Although the right to migrate is consecrated in article 13 of the Universal Declaration on Human Rights, it continues to be violated by different actors.

In Mexico, human rights defenders defend migrants by giving them humanitarian, legal and psychological attention which is often the only support migrants receive as they pass through the country that shares a border with the USA; the most transited border in the world.

In the State of Coahuila, in the North of the country, the Casa Migrante Saltillo – CMS – has been carrying out this work since 2002, for which those working in the migrant shelter have received abuse, threats and intimidation that have made their work particularly difficult and have put their lives at risk.

In July 2019 CMS publicly denounced and operative carried out by the federal police who attempted to enter the shelter in order to check the situation of the migrants. It is worth noting that article 76 of the Migration Law prohibits authorities from carrying our verification visits in migrant shelters. Last summer, the Bishop of Saltillo, Raúl Vera López, denounced the risks that the defenders from the CMS were facing, including aggressions that they had suffered and the impunity for the crimes committed against them.

Recently, on 28th December 2019 as the UN highlighted, the CMS suffered the suspension of their water service which undoubtedly violated the human right to water and hygiene for the migrant population who found themselves in the shelter in conditions of extreme vulnerability.
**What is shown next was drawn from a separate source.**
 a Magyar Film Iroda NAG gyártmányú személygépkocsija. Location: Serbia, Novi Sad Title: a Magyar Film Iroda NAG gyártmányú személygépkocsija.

The water service has been returned to the CMS, however, due to this situation, the director of the organisation, Alberto Xicoténcatl Carrasco, has received a series of defamation attacks through articles in the press which have attempted to discredit his legitimate work as a human rights defender.

Attacks against human rights defenders who defend migrants show the criminanlisation of migration in Mexico and in the region, as well as the constant violation of the right to defend human rights, despite it being an obligation of the Mexican State.
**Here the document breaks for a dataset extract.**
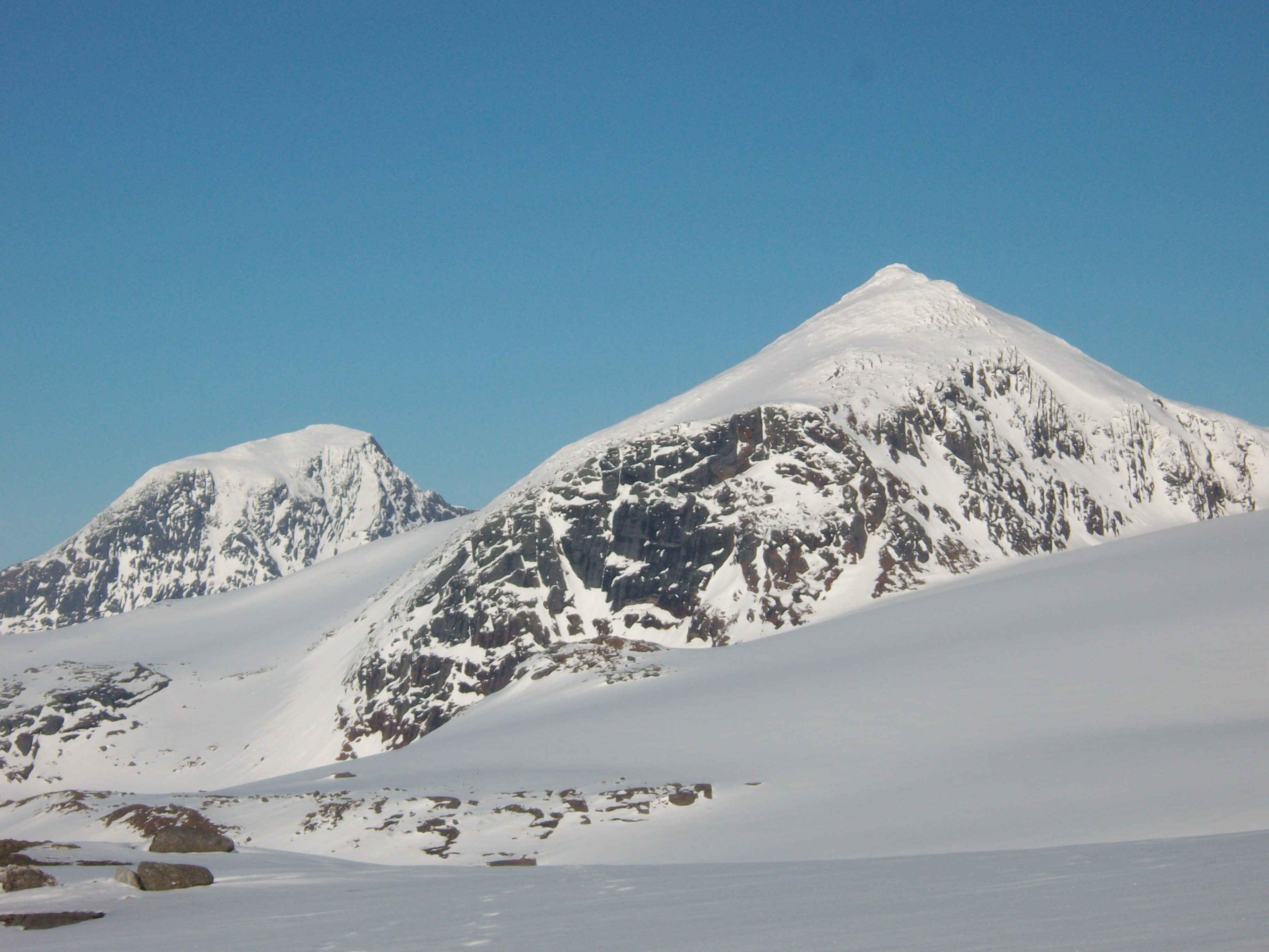 Okstinden (til høyre), sett fra brekanten. Oksskolten til venstre.

In 2010, the Interamerican Human Rights Commission (IAHRC) gave precautionary measure 312-09 to the CMS and later, in 2013, it was the Human Rights Commission of the State of Coahuila that solicited the implementation of these precautionary measures through the Protection Mechanism for Human Rights Defenders and Journalists. However, the organisation and its members continue to receive defamation and aggressions, violating not only their rights, but those of the migrants.

According to a report presented by Front Line Defenders in September, the risks and threats that defenders are most likely to face are detentions, deportations, legal proceedings, defamation, surveillance and intimidation against shelters and community centres, stigmatisation, amongst others. In this same report, Front Line Defenders call for the historic work of organisations such as CMS to be recognised, not only for protecting the rights of migrants, but for creating community support networks that strengthen the construction of inclusion and respect for diversity.

In this context, PBI supports the work carried out by CMS in the state of Coahuila and accompanies it’s work giving holistic attention to migrants and refugees, as well as reiterating the importance of the protection of members of the CMS through the implementation of the precautionary measures and the functioning of the Mechanism to guarantee the physical and emotional integrity of human rights defenders and migrants.